AES has completed installation and is doing final testing of a 30 megawatt/120 megawatt-hour plant that is even bigger than Tesla’s 20 MW/80 MWh. AES is also working on a longer-term project that will be five times the size of Tesla’s project when completed by 2021. That is a scale that would have been unimaginable a decade ago.
“This is my fifth time doing the largest project in the world for energy storage, and each time people tell me, ‘Well this is the test, this is really the test’ ” Zahurancik said in an interview. “The next big test is how do we scale this up broadly.”
The biggest thing that sets Tesla and AES apart is that Tesla is building the components of its storage units itself at the company’s Gigafactory in Reno, including battery cells, modules, and inverters.
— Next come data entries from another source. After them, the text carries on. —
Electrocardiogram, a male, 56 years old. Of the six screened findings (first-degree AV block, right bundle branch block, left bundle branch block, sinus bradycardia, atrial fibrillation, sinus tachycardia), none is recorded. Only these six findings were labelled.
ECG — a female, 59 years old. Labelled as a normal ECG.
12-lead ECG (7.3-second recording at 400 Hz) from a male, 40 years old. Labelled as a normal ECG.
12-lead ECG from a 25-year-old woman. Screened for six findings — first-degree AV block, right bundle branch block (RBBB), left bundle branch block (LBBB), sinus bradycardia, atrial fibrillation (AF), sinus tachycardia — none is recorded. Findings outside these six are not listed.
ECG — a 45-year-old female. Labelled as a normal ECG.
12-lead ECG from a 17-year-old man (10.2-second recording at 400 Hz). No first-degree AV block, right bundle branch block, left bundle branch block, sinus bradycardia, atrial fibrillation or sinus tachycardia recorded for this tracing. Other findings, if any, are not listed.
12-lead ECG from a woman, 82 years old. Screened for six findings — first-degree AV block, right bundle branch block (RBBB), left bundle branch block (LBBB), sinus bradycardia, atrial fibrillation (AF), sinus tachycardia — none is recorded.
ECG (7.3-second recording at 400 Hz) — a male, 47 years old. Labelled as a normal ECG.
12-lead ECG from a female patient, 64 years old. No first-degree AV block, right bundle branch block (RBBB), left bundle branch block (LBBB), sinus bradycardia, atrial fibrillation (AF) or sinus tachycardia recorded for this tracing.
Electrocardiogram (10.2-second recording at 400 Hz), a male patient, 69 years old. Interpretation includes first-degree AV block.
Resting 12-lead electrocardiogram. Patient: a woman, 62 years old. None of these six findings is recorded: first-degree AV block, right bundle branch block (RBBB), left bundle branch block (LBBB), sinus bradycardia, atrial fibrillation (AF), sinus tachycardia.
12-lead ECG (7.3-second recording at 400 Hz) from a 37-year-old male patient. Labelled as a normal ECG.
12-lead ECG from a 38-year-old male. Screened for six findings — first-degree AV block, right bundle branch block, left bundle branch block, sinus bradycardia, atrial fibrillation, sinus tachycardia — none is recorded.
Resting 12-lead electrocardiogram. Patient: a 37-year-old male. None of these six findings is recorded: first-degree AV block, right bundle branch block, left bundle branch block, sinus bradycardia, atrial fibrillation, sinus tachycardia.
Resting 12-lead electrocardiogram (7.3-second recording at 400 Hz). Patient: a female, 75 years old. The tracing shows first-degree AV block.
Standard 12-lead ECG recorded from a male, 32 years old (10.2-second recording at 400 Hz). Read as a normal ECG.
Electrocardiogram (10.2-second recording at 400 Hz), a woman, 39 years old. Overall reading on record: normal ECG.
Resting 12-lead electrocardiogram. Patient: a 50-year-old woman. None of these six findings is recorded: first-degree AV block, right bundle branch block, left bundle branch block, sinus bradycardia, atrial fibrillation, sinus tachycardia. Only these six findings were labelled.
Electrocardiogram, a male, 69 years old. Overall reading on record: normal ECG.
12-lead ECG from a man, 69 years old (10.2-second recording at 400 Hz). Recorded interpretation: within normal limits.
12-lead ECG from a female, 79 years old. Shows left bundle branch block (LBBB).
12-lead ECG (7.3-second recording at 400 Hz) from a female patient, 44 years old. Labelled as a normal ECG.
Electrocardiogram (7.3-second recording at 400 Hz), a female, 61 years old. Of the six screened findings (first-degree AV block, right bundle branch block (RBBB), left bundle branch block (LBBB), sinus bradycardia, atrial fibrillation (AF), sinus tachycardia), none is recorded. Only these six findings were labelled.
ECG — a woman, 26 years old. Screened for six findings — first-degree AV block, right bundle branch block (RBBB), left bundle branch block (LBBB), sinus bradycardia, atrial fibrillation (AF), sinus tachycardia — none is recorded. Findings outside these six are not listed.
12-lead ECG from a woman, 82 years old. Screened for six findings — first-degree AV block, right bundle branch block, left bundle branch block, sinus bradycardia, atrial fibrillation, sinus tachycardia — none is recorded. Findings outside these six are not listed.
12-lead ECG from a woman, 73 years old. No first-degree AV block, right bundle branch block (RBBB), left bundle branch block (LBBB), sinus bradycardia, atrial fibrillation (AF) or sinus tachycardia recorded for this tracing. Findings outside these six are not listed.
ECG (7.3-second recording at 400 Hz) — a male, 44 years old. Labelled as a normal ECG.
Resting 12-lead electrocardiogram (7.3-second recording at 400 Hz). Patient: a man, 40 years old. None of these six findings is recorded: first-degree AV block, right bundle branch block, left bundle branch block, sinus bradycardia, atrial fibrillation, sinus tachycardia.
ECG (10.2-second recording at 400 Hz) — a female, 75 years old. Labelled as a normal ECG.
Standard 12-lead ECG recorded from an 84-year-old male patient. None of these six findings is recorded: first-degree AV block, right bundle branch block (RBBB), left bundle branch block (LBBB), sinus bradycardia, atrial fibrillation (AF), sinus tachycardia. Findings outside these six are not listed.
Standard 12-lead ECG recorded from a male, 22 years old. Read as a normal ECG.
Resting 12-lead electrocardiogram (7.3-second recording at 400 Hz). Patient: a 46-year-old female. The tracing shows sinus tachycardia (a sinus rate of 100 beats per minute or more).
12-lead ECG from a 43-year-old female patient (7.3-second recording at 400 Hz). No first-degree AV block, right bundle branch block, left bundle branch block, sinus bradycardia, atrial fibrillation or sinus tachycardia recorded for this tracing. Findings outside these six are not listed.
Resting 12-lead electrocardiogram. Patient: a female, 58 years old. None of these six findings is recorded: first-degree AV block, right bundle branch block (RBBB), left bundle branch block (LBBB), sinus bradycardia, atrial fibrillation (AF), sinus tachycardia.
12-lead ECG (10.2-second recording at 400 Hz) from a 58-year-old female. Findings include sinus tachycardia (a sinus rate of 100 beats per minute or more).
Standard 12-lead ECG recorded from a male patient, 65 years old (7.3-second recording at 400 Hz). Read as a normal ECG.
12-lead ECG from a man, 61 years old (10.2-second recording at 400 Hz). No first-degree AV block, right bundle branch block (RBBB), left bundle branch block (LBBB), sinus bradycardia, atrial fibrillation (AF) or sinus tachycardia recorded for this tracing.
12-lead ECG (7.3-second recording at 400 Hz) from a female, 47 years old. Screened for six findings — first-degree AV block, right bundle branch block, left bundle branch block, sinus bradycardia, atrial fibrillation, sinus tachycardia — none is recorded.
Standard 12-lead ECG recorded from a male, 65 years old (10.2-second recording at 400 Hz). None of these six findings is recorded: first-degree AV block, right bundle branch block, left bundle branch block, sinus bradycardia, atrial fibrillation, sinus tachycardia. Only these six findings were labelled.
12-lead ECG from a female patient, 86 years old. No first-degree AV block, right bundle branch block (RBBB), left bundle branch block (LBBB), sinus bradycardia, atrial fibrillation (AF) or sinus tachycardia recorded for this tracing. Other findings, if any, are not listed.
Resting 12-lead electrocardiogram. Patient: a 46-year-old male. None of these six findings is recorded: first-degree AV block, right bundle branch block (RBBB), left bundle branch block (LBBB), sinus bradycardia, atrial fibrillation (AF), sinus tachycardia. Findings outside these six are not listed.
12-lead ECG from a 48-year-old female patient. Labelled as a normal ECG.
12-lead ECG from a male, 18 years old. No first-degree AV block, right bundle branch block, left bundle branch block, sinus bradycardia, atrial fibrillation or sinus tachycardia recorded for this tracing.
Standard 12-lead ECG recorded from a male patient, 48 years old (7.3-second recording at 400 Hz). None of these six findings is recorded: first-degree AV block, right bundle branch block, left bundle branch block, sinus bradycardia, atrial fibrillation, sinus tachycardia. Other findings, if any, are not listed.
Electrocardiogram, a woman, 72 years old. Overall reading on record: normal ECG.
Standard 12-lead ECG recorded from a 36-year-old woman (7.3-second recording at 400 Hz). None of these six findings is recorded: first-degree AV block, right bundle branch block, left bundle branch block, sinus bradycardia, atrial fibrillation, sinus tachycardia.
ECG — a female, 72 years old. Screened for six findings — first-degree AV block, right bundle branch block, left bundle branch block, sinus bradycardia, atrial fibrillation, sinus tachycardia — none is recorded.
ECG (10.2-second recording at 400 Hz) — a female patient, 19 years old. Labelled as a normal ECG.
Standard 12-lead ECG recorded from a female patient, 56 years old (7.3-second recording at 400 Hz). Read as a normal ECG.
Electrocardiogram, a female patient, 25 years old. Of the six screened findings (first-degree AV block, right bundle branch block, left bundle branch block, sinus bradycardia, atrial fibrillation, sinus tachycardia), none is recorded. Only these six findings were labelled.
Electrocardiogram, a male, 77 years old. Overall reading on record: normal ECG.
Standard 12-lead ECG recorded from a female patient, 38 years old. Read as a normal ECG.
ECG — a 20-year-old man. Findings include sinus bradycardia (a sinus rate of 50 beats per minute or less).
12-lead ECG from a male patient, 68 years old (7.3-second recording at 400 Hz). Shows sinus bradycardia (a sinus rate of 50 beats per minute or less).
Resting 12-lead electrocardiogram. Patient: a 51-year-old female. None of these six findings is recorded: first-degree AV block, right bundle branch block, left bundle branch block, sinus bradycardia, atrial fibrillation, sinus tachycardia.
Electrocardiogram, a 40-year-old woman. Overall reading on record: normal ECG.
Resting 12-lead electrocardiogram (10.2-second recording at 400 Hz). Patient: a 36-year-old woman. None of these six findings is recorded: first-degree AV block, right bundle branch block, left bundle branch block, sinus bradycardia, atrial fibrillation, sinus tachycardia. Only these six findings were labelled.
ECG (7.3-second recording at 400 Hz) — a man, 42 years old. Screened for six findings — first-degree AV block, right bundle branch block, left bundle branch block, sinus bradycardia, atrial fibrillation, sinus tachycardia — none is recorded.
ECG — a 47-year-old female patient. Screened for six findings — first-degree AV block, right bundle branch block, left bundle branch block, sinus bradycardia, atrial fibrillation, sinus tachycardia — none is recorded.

Tesla says this vertical integration will help reduce costs and make a seamless system. AES says that dealing with a diverse supply chain allows it to seek the cheapest price and the best technology on the market.
For now, gas peaker plants still win out on price for projects that aren’t constrained by space, emissions, or urgency, said Ron Nichols, President of SCE, the California utility responsible for most of the biggest battery storage contracts. But that may change in the next five years, he said.
“Long term, will large amounts of batteries be able to take over?” Nichols asked. “We’ll need to get some hours under our belts to know for sure.”